Арина Кондакова

Тают капли пунцового света. Стихотворения

 

 

* * *

 

Стали к ночи ржаветь, почернели углем
Злато вечера, ясность вечера,
И в решетке ночи огоньки от избушек застряли, как птицы.
И далёко Аленка зашла от избы,
И без свечки-то. Делать нечего.
А закат все катался в траве рыжей сытой лисицей.
Возвратиться б домой – только ноженьки все несли вдаль ее,
Несли вдаль ее.
Прямо вниз, по тропинке да к речке кричаще-сиреневой
До единой все звезды, безумные, в реку попадали, мигом попадали
И Аленке взглянуло в глаза... не ее отражение.
Будто бы в паутине, метался в груди ее крик мотыльком,
И застрял в горле ком.
Побежала Аленушка прочь, да за восемь верст.
Хоть минули года, но отныне Аленка и ночью, и днем,
Даже солнечным днем
Видит в речке огни с той ночи
Не растаявших звезд.

 

 

* * *

Март.
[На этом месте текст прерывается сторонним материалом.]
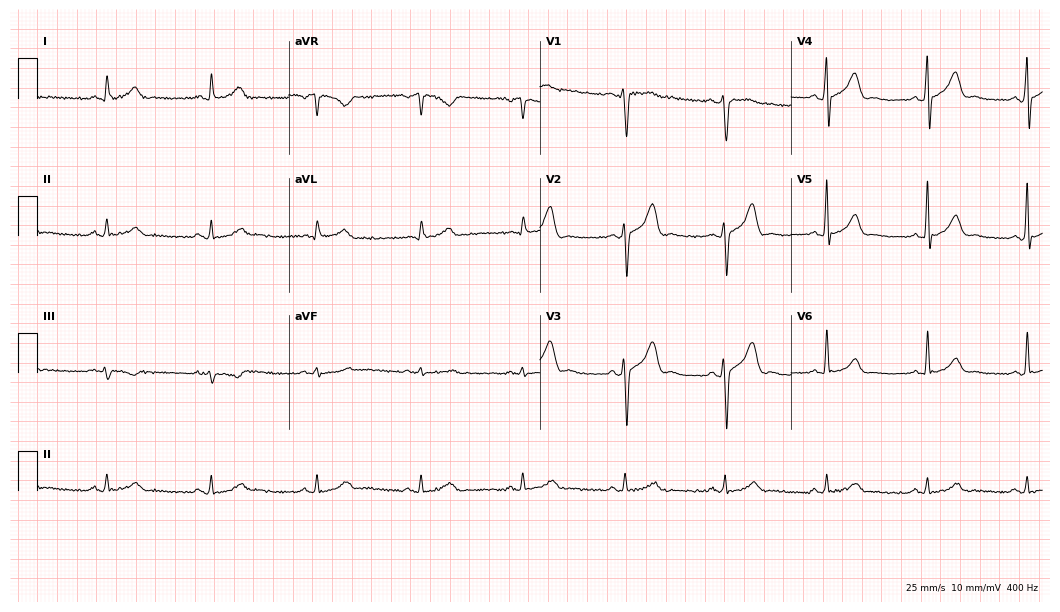
ECG — a male, 49 years old. Labelled as a normal ECG.
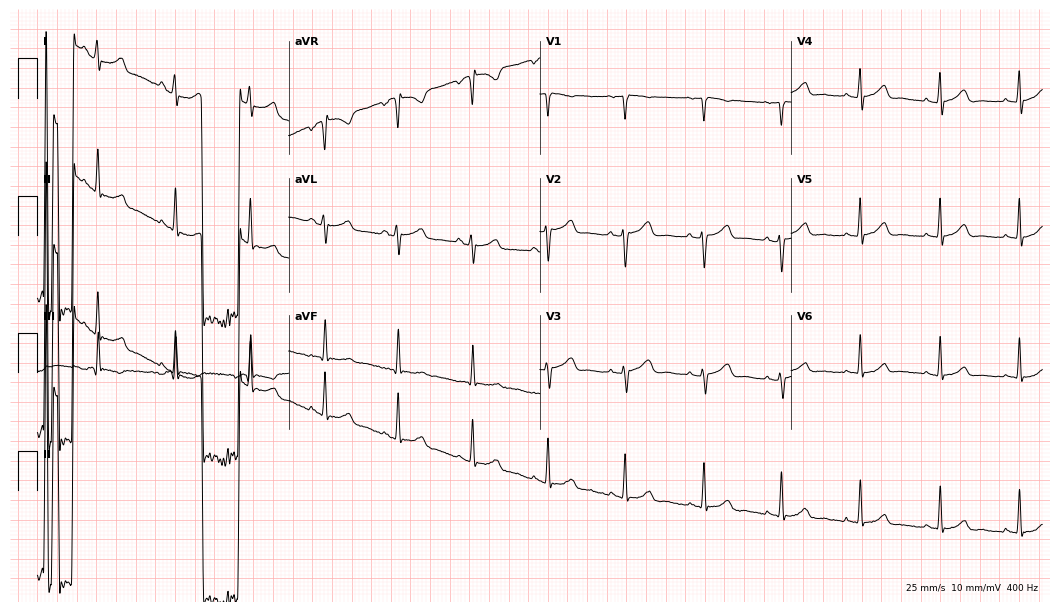
12-lead ECG from a female patient, 31 years old. Screened for six findings — first-degree AV block, right bundle branch block (RBBB), left bundle branch block (LBBB), sinus bradycardia, atrial fibrillation (AF), sinus tachycardia — none is recorded.
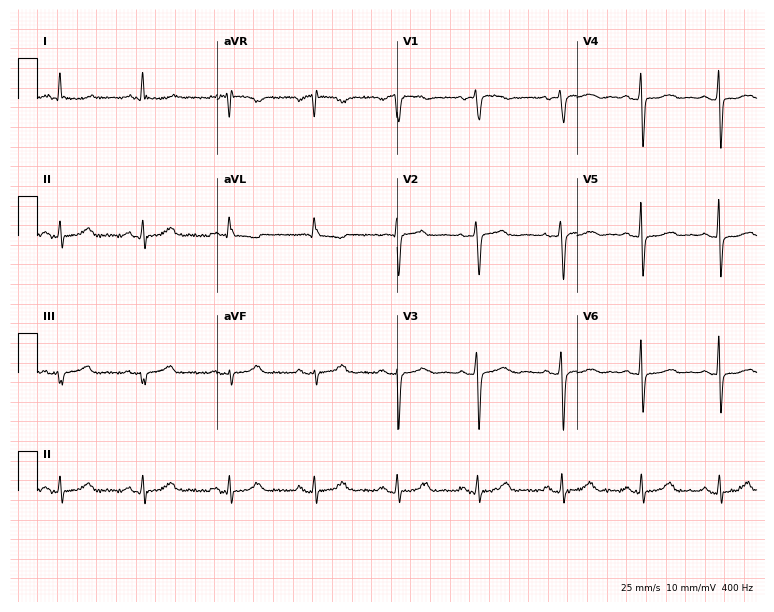
12-lead ECG from a female, 69 years old. Recorded interpretation: within normal limits.
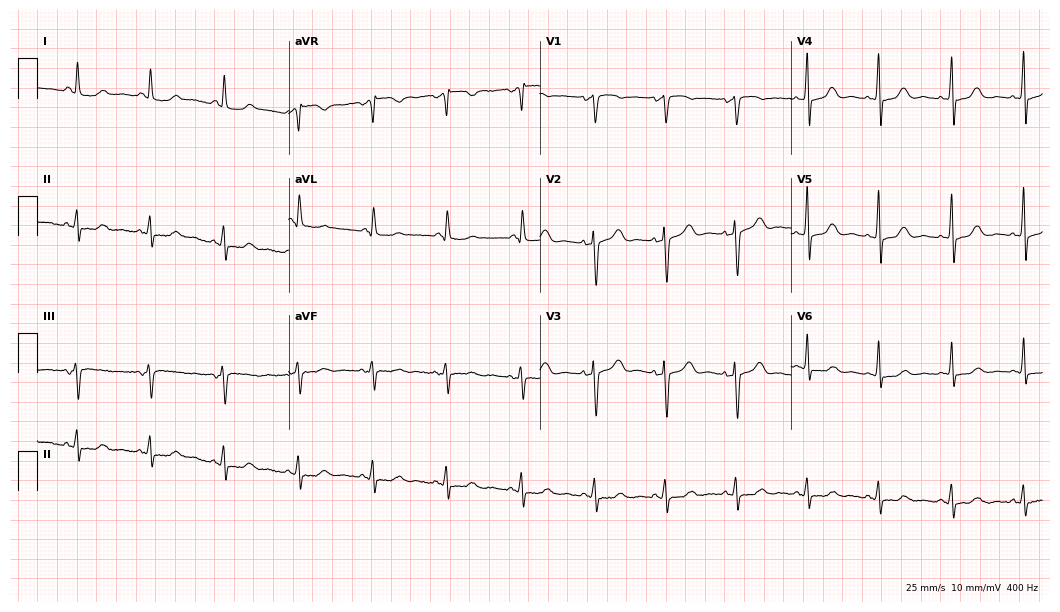
12-lead ECG from a female patient, 62 years old. Screened for six findings — first-degree AV block, right bundle branch block, left bundle branch block, sinus bradycardia, atrial fibrillation, sinus tachycardia — none is recorded.
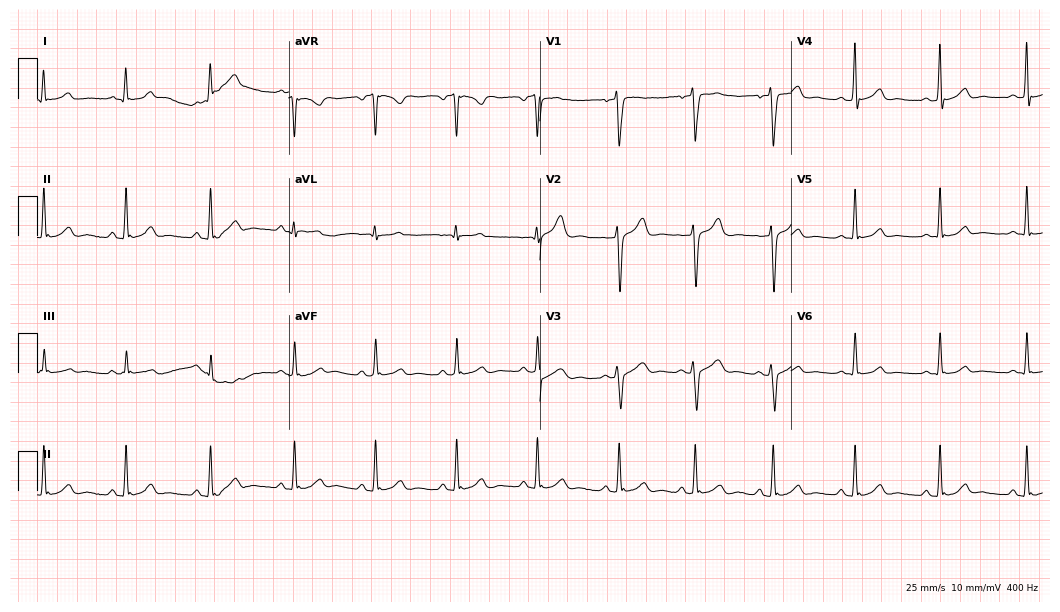
Electrocardiogram, a 21-year-old male patient. Overall reading on record: normal ECG.
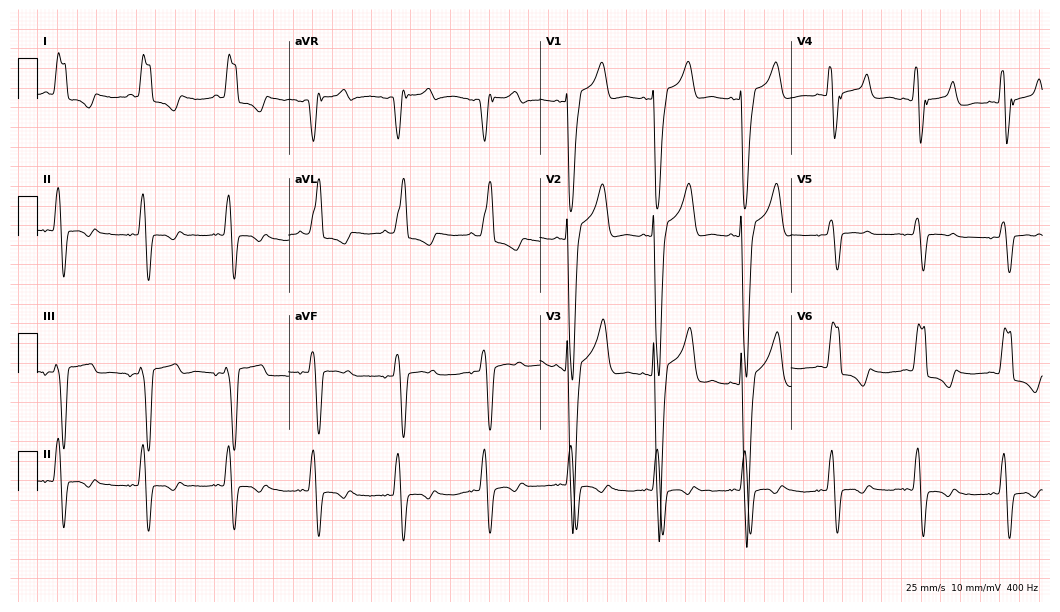
12-lead ECG (10.2-second recording at 400 Hz) from a woman, 87 years old. Findings include left bundle branch block.

Природа не спит –

только все притворяется спящей.
Выдает ее шелковый шелест зевнувших деревьев спросонья,
Небо слепит снега, как пират, раскрывающий ящик
С золотыми лучами. И снег растворяется, тонет.
И смешались, шумя и шурша, светло-серые краски асфальта
С сине-розовой пенкой бурлящих сырых облаков.
И шушукаются, и шевелятся ветки: февраль-то,
Пощадив, отпустил до зимы их легко.
Остается лишь иней шипучий. И что-то шипучая кошка
Понарошку шипит вместе с тающим снеговиком.
Прошлогодние листья все шепчут, шурша понемножку.
На окошке смеющийся март корчит рожи дождем.

 

 

* * *

 

По берегу ползали, скрючившись, бабушки-волны.
А небо рассыпалось брызгами синими, яркими.
– Послушай, а чайки сегодня тихи и безмолвны.
–  Я знаю. Не веришь – я в мыслях с парящими чайками.

 

Мне чайки поведали: все мы немножко бессмертны.
А жизнь – бескрайнее море, проснемся крылатыми.
(Нас звезды вечерние слышат. Как жаль, безответно.)
Согласны они? Значит, чайками станем когда-то мы?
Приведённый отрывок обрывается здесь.